A comprehensive view of the craters and volcanos speckling Mercury's surface is now available in the first complete topographic map of the solar system's innermost planet.
The map comes from more than 100,000 images acquired by NASA's MErcury Surface, Space ENvironment, GEochemistry, and Ranging (MESSENGER) spacecraft, a probe that circled the solar system's innermost planet for four years before intentionally crashing into its surface on April 30, 2015, reports Christopher Crockett for Science News.
The map represents the 15th and last major data release from MESSENGER, according to a NASA press release. All told, the mission generated 10 terabytes of data, including nearly 300,000 images, millions of spectral readings and ultimately, maps and other interactive tools to explore that wealth of information.
The new map is more than just a treat for the eyes. Researchers will be able to use the detailed information it offers to better understand the forces that shaped and molded the planet.
“This highly aesthetic product literally provides a whole new dimension to the study of Mercury images, opening many new paths to understanding the surface, interior, and past of the closest planet to the sun," says Lazlo Kestay, the director of the USGS Astrogeology Science Center, in a press release. The data from effort is available for exploration by the general public and scientists alike.

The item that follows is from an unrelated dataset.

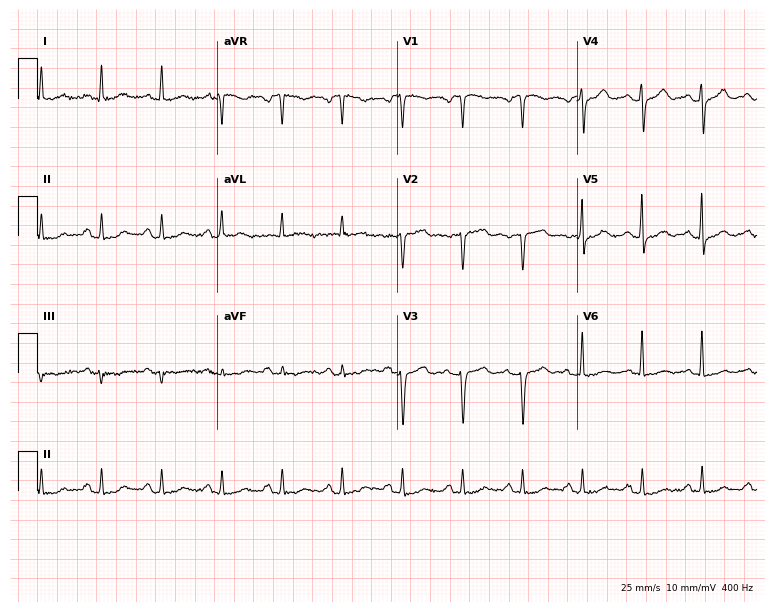
ECG (7.3-second recording at 400 Hz) — a 59-year-old female. Screened for six findings — first-degree AV block, right bundle branch block, left bundle branch block, sinus bradycardia, atrial fibrillation, sinus tachycardia — none is recorded. Only these six findings were labelled.

Assembling the map was a challenge: As the spacecraft moved around the planet and the planet around the sun, craters would be plunged in and out of darkness. Sophisticated computer analysis was needed to calibrate the changing light levels and understand how the acquired images fit together.
“We are eager to apply what we learned from this mapping effort to small bodies such as asteroids and comets, as well as other planets and moons,” says Kris Becker, USGS scientist and lead map investigator, in the USGS press release.
The topographic map identifies Mercury's highest and lowest points. Just north of the equator, in some of the planet's oldest terrain, there's a point that rises 2.78 miles above the planet's average elevation. The floor of Rachmaninoff basin, a double-ring crater that appears to have some recent volcanic activity, holds the planet's lowest point, at 3.34 miles below the average.
But it's a region near the north pole that particularly intrigues Nancy Chabot of Johns Hopkins University Applied Physics Lab. “MESSENGER had previously discovered that past volcanic activity buried this portion of the planet beneath extensive lavas, more than a mile deep in some areas and covering a vast area equivalent to approximately 60 percent of the continental United States,” she says in the NASA press release. However, the sun's shadows made it hard to see the exact color of the rocks there and thus obscured features needed to analyse the volcanic activity. Chabot and the team behind the Mercury Dual Imaging System (MDIS) conducted some careful analysis to enhance the contrast between different rock types for the new map.
The results reveal the presence of volcanic vents and wrinkles in the cooled lava formations, among other features. “This has become one of my favorite maps of Mercury,” Chabot says. “Now that it is available, I’m looking forward to it being used to investigate this epic volcanic event that shaped Mercury’s surface.”